9 de febrero de 2026
Buenos Aires, 31 C

Consumo moderado de café y té asociado a menor riesgo de demencia

La posible relación entre el consumo habitual de café y té y el riesgo de demencia ha generado interés por décadas. Nuevos datos distinguen entre café con cafeína, descafeinado y distintos tipos de té, y vuelven a poner en debate si estas bebidas afectan la función cognitiva.

Un estudio publicado en JAMA siguió a más de 130.000 personas durante más de cuarenta años para analizar cómo el consumo regular de café y té, teniendo en cuenta la presencia de cafeína, se asocia con el riesgo de demencia y con el rendimiento cognitivo.

Qué muestran los datos sobre el vínculo de las infusiones y el deterioro cognitivo

La investigación, liderada por Yu Zhang de la Universidad de Harvard, utilizó datos de las cohortes Nurses’ Health Study y Health Professionals Follow-up Study, que incluyen respectivamente a profesionales de enfermería y a trabajadores de la salud en Estados Unidos, seguidos durante varias décadas para estudiar factores de riesgo y hábitos relacionados con enfermedades crónicas.

La muestra incluyó 86.606 mujeres y 45.215 hombres, todos sin antecedentes de cáncer, Parkinson ni demencia al inicio. Los hábitos de consumo de café, té y otras bebidas se registraron mediante cuestionarios cada dos a cuatro años. El cardiólogo y divulgador Eric Topol destacó el trabajo en su cuenta de X, lo que aumentó su difusión pública.

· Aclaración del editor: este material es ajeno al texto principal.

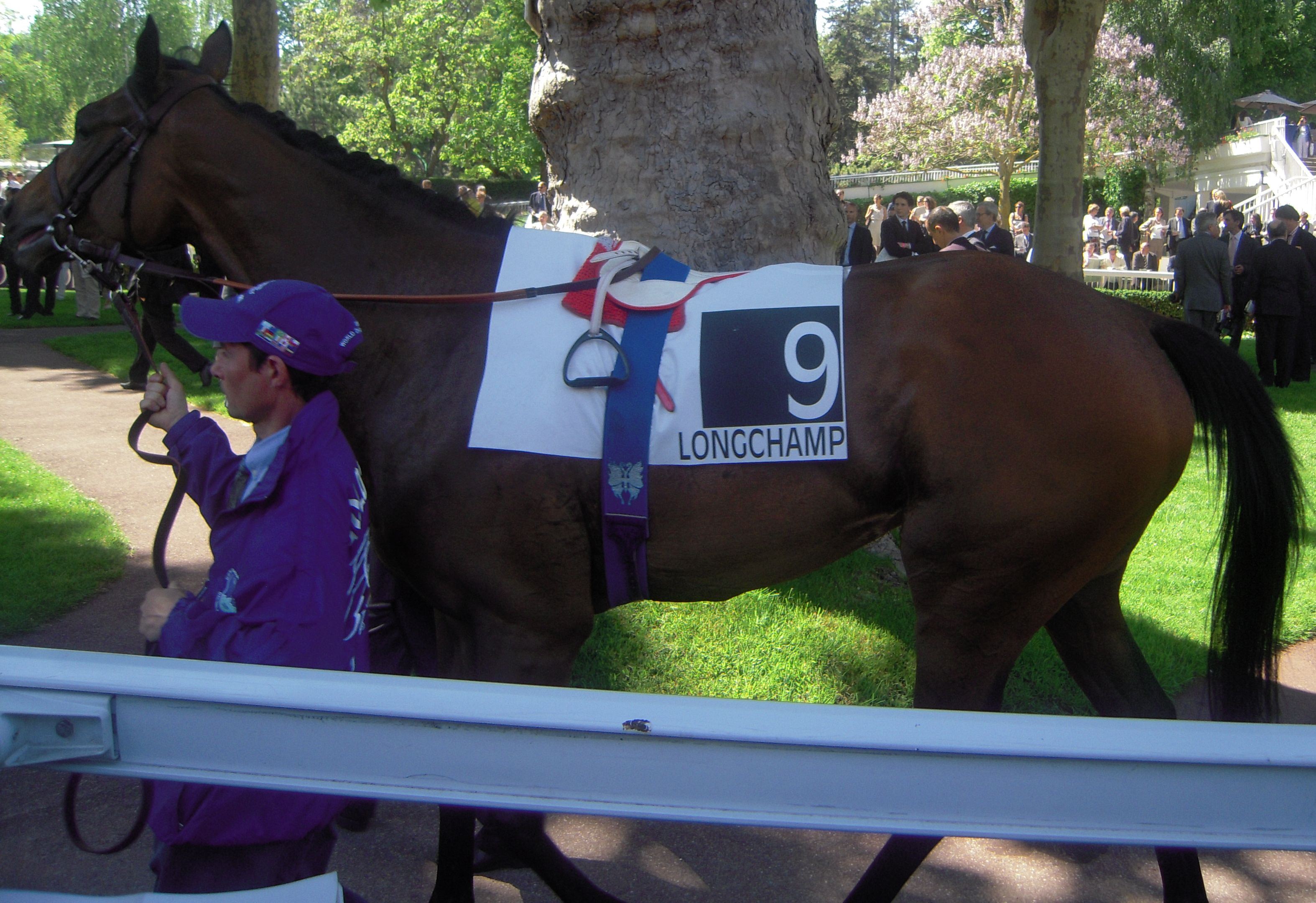 2010年イスパーン賞パドックでのゴルディコヴァ

“El café mejora la cognición y reduce la demencia. >130.000 personas seguidas durante 37 años. El beneficio se observa solo con café o té con cafeína y es más pronunciado con unas 2 tazas al día”, afirmó Topol.

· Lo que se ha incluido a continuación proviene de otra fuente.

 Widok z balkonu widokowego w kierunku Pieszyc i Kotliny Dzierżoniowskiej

Durante el seguimiento se detectaron 11.033 casos de demencia. El estudio encontró que un mayor consumo de café con cafeína se asoció con un menor riesgo de demencia: por cada 100.000 personas, hubo 141 casos en el grupo que más café consumía frente a 330 en el grupo que menos, lo que equivale a un riesgo aproximadamente 18% menor. Además, quienes consumían más café con cafeína reportaron menos problemas de memoria o concentración en las encuestas (7,8% frente a 9,5%).

En las mujeres del Nurses’ Health Study, las que consumían más café con cafeína obtuvieron puntuaciones algo mejores en pruebas de memoria y funciones ejecutivas, aunque la diferencia fue modesta cuando se consideró el rendimiento global en todas las pruebas.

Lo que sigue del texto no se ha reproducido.